_WORK REQUEST_: Skipping all pictures, print exactly the lines below from the one with "Is there metastatic carcinoma in this field?" through the final line.

***

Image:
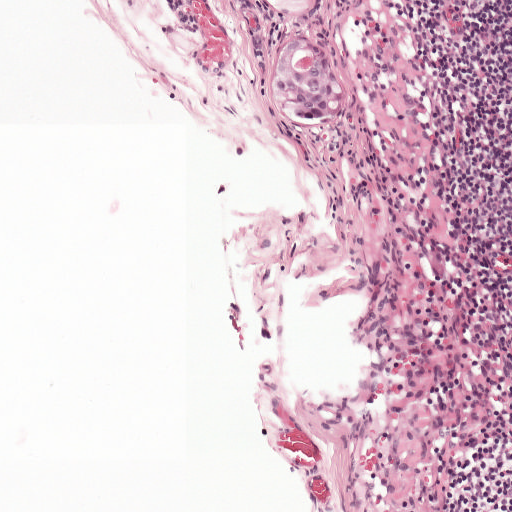
H&E-stained section of a sentinel lymph node (breast cancer), from a whole-slide image, viewed at about 10×: the field is about 0.5 mm across, about 0.97 µm per pixel.
Question:
Trace the edge of each tumour region in this crop, as (x, y) points from 0 to 511.
Answer:
Tumour region outline (a closed clockwise path, crop pixels): (296, 34), (308, 36), (342, 54), (352, 90), (332, 122), (294, 130), (268, 103), (271, 64).
Under 5% of the image area is annotated as tumour.
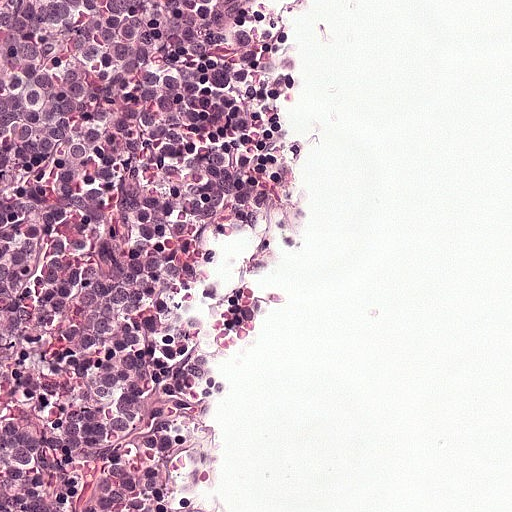
A 0.25-mm field of an H&E-stained sentinel lymph node from a breast-cancer patient (whole-slide image), shown at about 20×, about 0.49 µm per pixel.
Metastatic tumour outline, simplified to 6 points and listed clockwise in crop pixels (x, y): (0, 0), (359, 0), (318, 126), (274, 368), (218, 508), (0, 511).
About 55% of this field is tumour.
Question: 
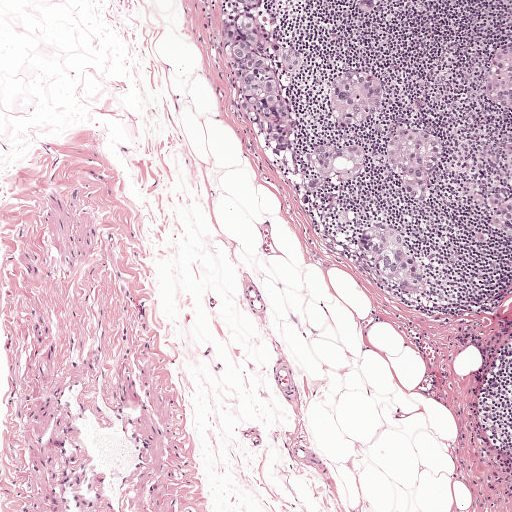
At roughly what magnification is this field shown?

Choices:
 (A) about 10×
 (B) about 40×
 (C) about 20×
 (D) about 2.5×
 (E) about 5×

Answer: (E) about 5×
This is a crop of a whole-slide image: an H&E-stained breast-cancer sentinel lymph node section at roughly 5× magnification (about 1.9 µm per pixel; the crop spans about 1 mm).
Outlines of eight tumour regions, largest first (closed clockwise paths, crop pixels): region 1: (225, 0), (268, 0), (267, 4), (277, 15), (278, 34), (303, 56), (304, 63), (296, 73), (277, 70), (280, 88), (297, 122), (291, 152), (286, 154), (267, 149), (240, 115), (224, 46), (229, 21), (239, 14), (240, 7), (227, 7); region 2: (377, 221), (397, 224), (407, 233), (422, 263), (427, 276), (428, 291), (423, 295), (417, 295), (383, 279), (360, 263), (352, 251), (352, 235), (358, 229); region 3: (400, 127), (412, 127), (443, 140), (445, 153), (430, 176), (430, 198), (425, 205), (419, 207), (407, 203), (398, 183), (382, 168), (379, 160), (385, 140); region 4: (357, 141), (363, 141), (368, 145), (369, 158), (361, 178), (354, 184), (320, 191), (312, 209), (305, 209), (300, 205), (299, 198), (303, 184), (314, 176), (308, 164), (308, 154), (312, 147), (318, 143), (340, 145); region 5: (349, 69), (379, 79), (381, 86), (381, 94), (372, 114), (362, 124), (356, 125), (342, 125), (337, 122), (332, 112), (329, 93), (333, 80), (342, 72); region 6: (511, 40), (511, 107), (504, 106), (494, 99), (485, 82), (487, 68), (491, 56), (496, 50); region 7: (492, 192), (501, 192), (511, 195), (511, 234), (495, 229), (488, 230), (493, 234), (492, 241), (487, 243), (480, 243), (473, 240), (473, 234), (485, 230), (483, 224), (494, 214), (489, 209), (487, 196); region 8: (359, 0), (382, 0), (380, 10), (375, 15), (366, 16), (361, 14), (358, 9).
Tumour covers about 10% of the frame.
Question: 
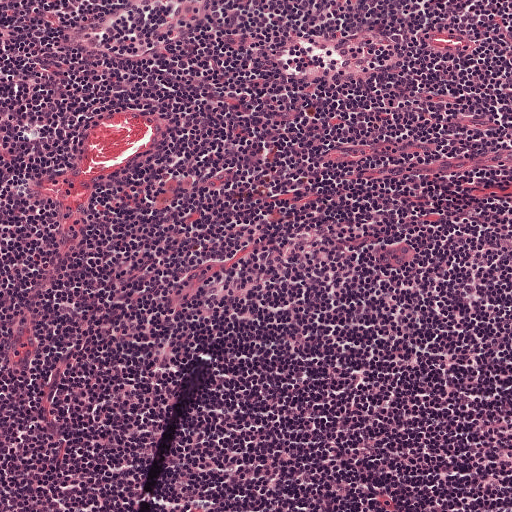
At roughly what magnification is this field shown?

Choices:
 (A) about 10×
 (B) about 2.5×
 (C) about 40×
 (D) about 20×
 (E) about 5×

Answer: (A) about 10×
Lymph node section stained with H&E, from a whole-slide image of a breast-cancer sentinel node. Magnification about 10×, about 0.5 mm across the frame, about 0.97 µm per pixel.
Question: 
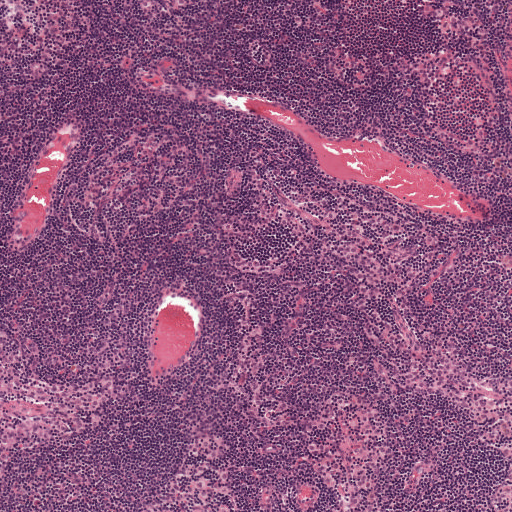
At roughly what magnification is this field shown?

Choices:
 (A) about 5×
 (B) about 10×
 (C) about 20×
 (D) about 2.5×
 (E) about 40×

Answer: (A) about 5×
A 1-mm field of an H&E-stained sentinel lymph node from a breast-cancer patient (whole-slide image), shown at about 5×, about 1.9 µm per pixel.
Question: 
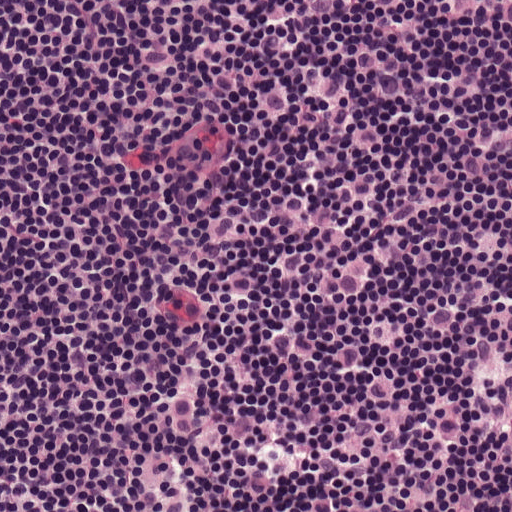
At roughly what magnification is this field shown?

Choices:
 (A) about 10×
 (B) about 5×
 (C) about 20×
 (D) about 40×
 (E) about 2.5×

Answer: (C) about 20×
This is a crop of a whole-slide image: an H&E-stained breast-cancer sentinel lymph node section at roughly 20× magnification (about 0.49 µm per pixel; the crop spans about 0.25 mm).
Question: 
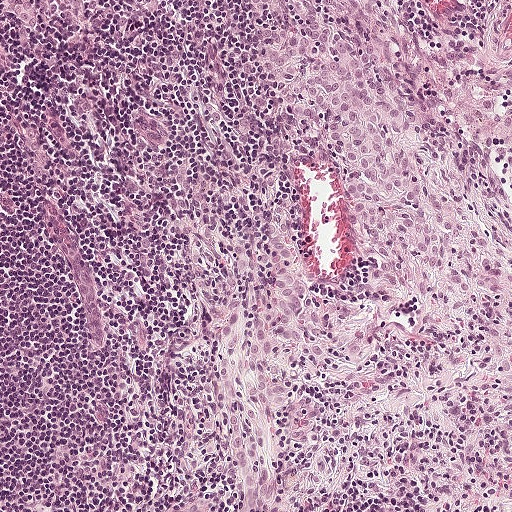
Lymph node section stained with H&E, from a whole-slide image of a breast-cancer sentinel node. Magnification about 10×, about 0.5 mm across the frame, about 0.97 µm per pixel.
Roughly what share of this field is metastatic tumour?

Choices:
 (A) about 5% or less
 (B) about 50% or more
 (C) about 25% to 45%
 (D) none: no tumour is outlined
 (E) about 10% to 20%

Answer: (E) about 10% to 20%
About 10% of the field is tumour.
Metastatic tumour outline, simplified to 21 points and listed clockwise in crop pixels (x, y): (254, 1), (311, 4), (398, 66), (419, 106), (426, 152), (443, 196), (459, 215), (469, 216), (442, 274), (428, 274), (415, 262), (387, 285), (368, 277), (359, 262), (350, 170), (317, 147), (288, 105), (246, 79), (250, 63), (267, 49), (267, 16).
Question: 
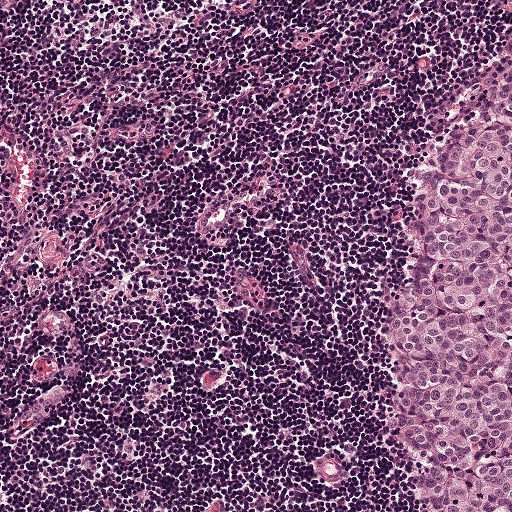
Lymph node section stained with H&E, from a whole-slide image of a breast-cancer sentinel node. Magnification about 10×, about 0.5 mm across the frame, about 0.97 µm per pixel.
Roughly what share of this field is metastatic tumour?

Choices:
 (A) none: no tumour is outlined
 (B) about 25% to 45%
 (C) about 5% or less
 (D) about 10% to 20%
 (E) about 50% or more

Answer: (D) about 10% to 20%
About 20% of the field is tumour.
Metastatic tumour outline, simplified to 8 points and listed clockwise in crop pixels (x, y): (511, 11), (511, 511), (416, 511), (380, 337), (388, 205), (407, 152), (454, 94), (473, 42).
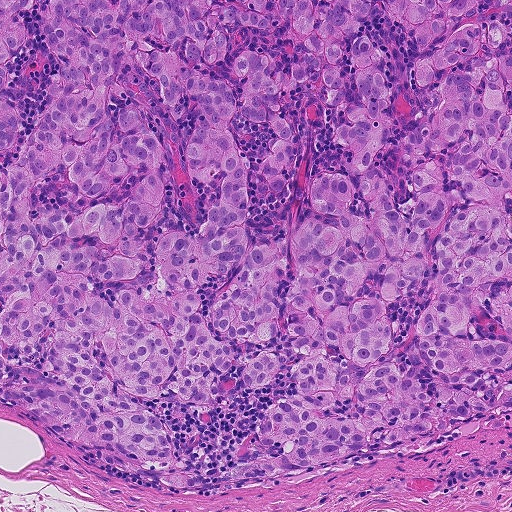
This is a crop of a whole-slide image: an H&E-stained breast-cancer sentinel lymph node section at roughly 10× magnification (about 0.9 µm per pixel; the crop spans about 0.46 mm).
Tumour region outline (a closed clockwise path, crop pixels): (0, 0), (511, 0), (511, 414), (320, 472), (300, 470), (255, 428), (263, 410), (299, 392), (293, 364), (278, 386), (219, 407), (136, 401), (166, 422), (172, 471), (205, 485), (180, 489), (132, 476), (4, 404).
Tumour covers about 85% of the frame.
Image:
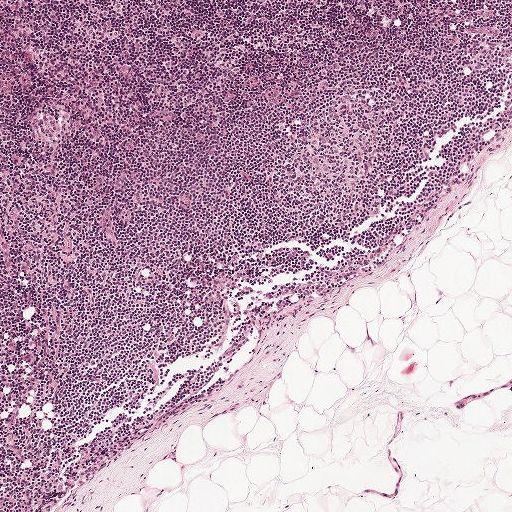
This is a crop of a whole-slide image: an H&E-stained breast-cancer sentinel lymph node section at roughly 5× magnification (about 1.9 µm per pixel; the crop spans about 1 mm).
Question:
Is there metastatic carcinoma in this field?
Answer:
No. No metastatic tumour is outlined in this field.
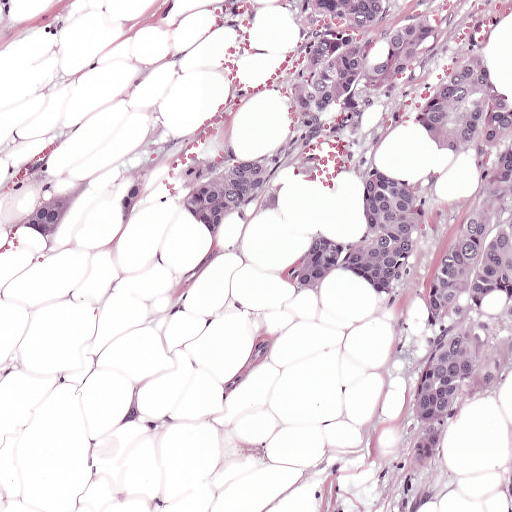
A 0.5-mm field of an H&E-stained sentinel lymph node from a breast-cancer patient (whole-slide image), shown at about 10×, about 0.97 µm per pixel.
Three metastatic tumour regions, each outlined as a closed clockwise path in crop pixels (x, y), largest first: region 1: (473, 53), (511, 90), (511, 379), (466, 423), (442, 468), (408, 487), (428, 312), (343, 274), (309, 298), (282, 294), (280, 269), (316, 228), (337, 238), (364, 228), (362, 172), (432, 190), (480, 178), (474, 150), (453, 157), (418, 119), (440, 82); region 2: (302, 0), (499, 0), (307, 144), (279, 187), (212, 238), (190, 219), (140, 214), (122, 220), (84, 200), (42, 242), (26, 214), (78, 186), (140, 184), (180, 204), (207, 172), (298, 129), (308, 54); region 3: (511, 435), (511, 507), (494, 466).
About 25% of this field is tumour.

***

_RESULT_:
Is there metastatic carcinoma in this field?
Answer:
No. No metastatic tumour is outlined in this field.
A 0.5-mm field of an H&E-stained sentinel lymph node from a breast-cancer patient (whole-slide image), shown at about 10×, about 0.97 µm per pixel.
Three metastatic tumour regions, each outlined as a closed clockwise path in crop pixels (x, y), largest first: region 1: (473, 53), (511, 90), (511, 379), (466, 423), (442, 468), (408, 487), (428, 312), (343, 274), (309, 298), (282, 294), (280, 269), (316, 228), (337, 238), (364, 228), (362, 172), (432, 190), (480, 178), (474, 150), (453, 157), (418, 119), (440, 82); region 2: (302, 0), (499, 0), (307, 144), (279, 187), (212, 238), (190, 219), (140, 214), (122, 220), (84, 200), (42, 242), (26, 214), (78, 186), (140, 184), (180, 204), (207, 172), (298, 129), (308, 54); region 3: (511, 435), (511, 507), (494, 466).
About 25% of this field is tumour.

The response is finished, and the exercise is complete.